▶ **WHAT IS EXPECTED**
The output should be the listing below, limited to the lines from the one with "حمص القديمة" through the one with "Intérieur d'une cocarde", exact and without pictures.

(DATA UNDER STUDY begins)

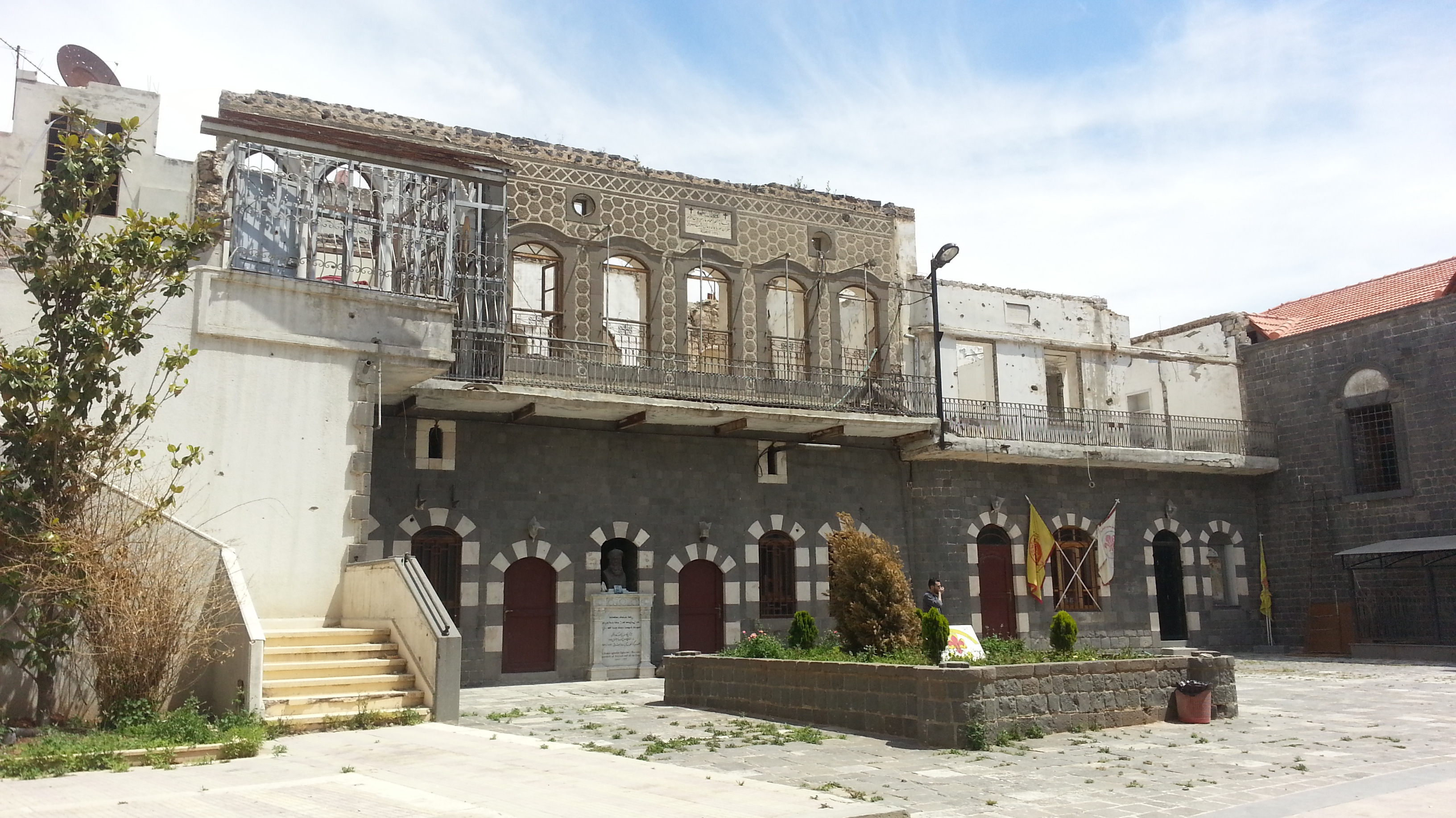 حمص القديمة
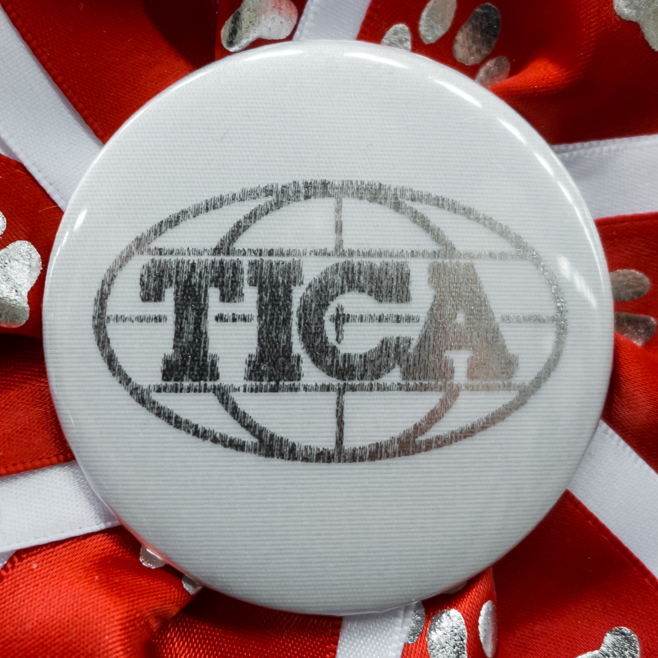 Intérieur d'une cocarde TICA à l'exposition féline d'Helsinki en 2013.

(DATA UNDER STUDY ends)
(DATA UNDER STUDY begins)

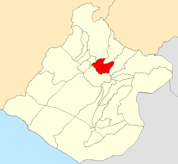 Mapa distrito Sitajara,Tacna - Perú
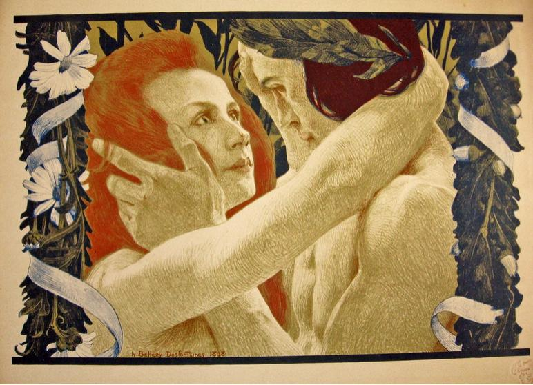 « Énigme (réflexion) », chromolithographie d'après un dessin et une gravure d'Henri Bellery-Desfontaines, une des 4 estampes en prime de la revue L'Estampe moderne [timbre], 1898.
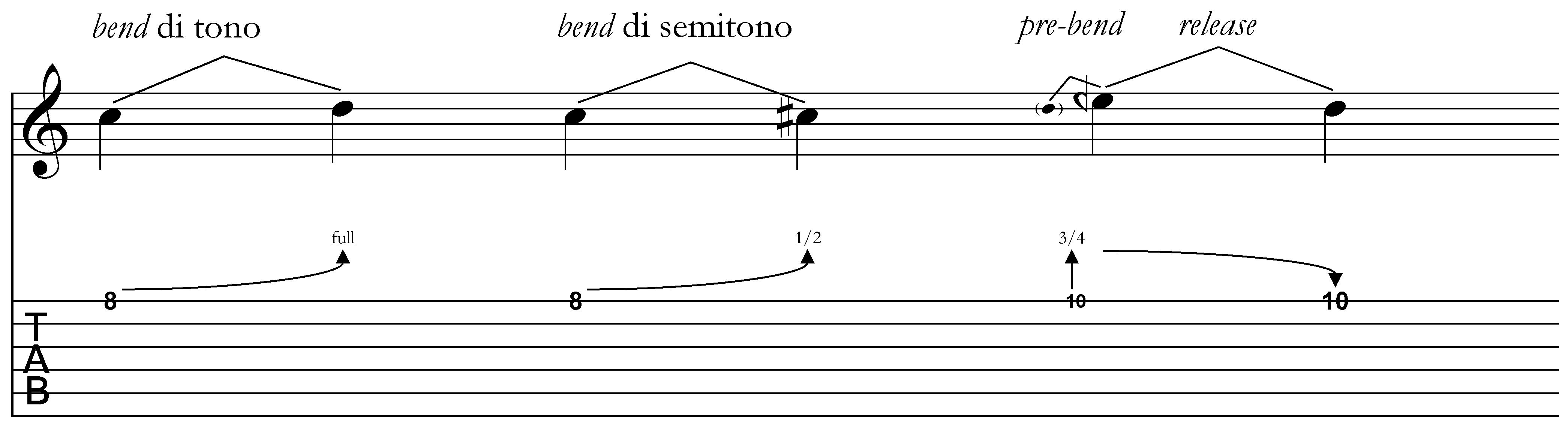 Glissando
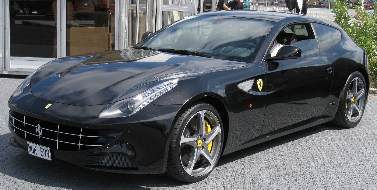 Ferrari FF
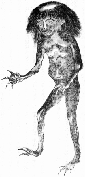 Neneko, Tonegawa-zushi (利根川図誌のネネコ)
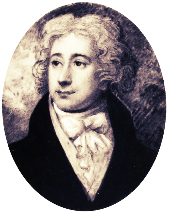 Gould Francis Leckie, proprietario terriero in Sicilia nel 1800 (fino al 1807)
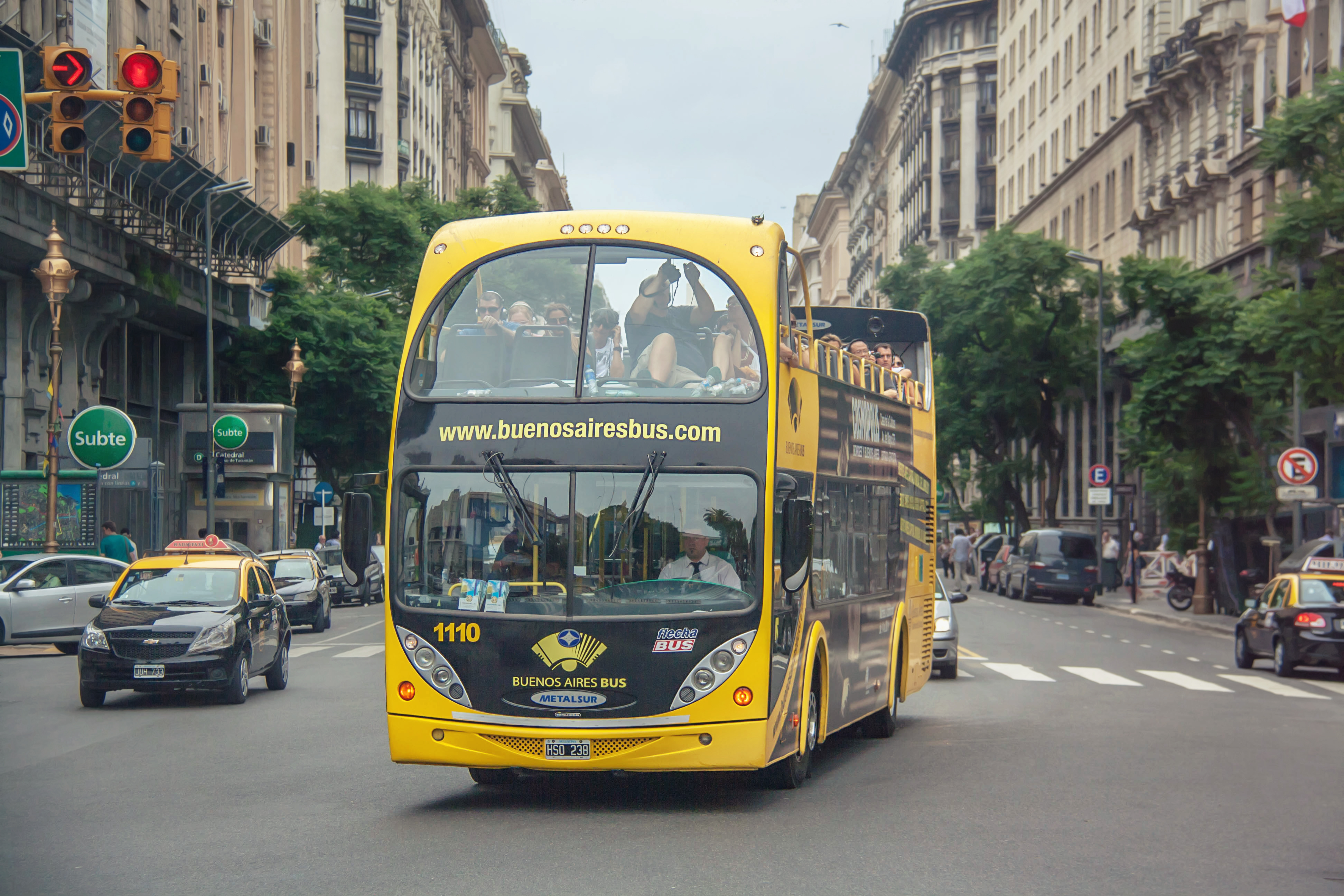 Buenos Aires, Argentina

(DATA UNDER STUDY ends)

▶ **PROBLEM SOLUTION**
 حمص القديمة
 Intérieur d'une cocarde TICA à l'exposition féline d'Helsinki en 2013.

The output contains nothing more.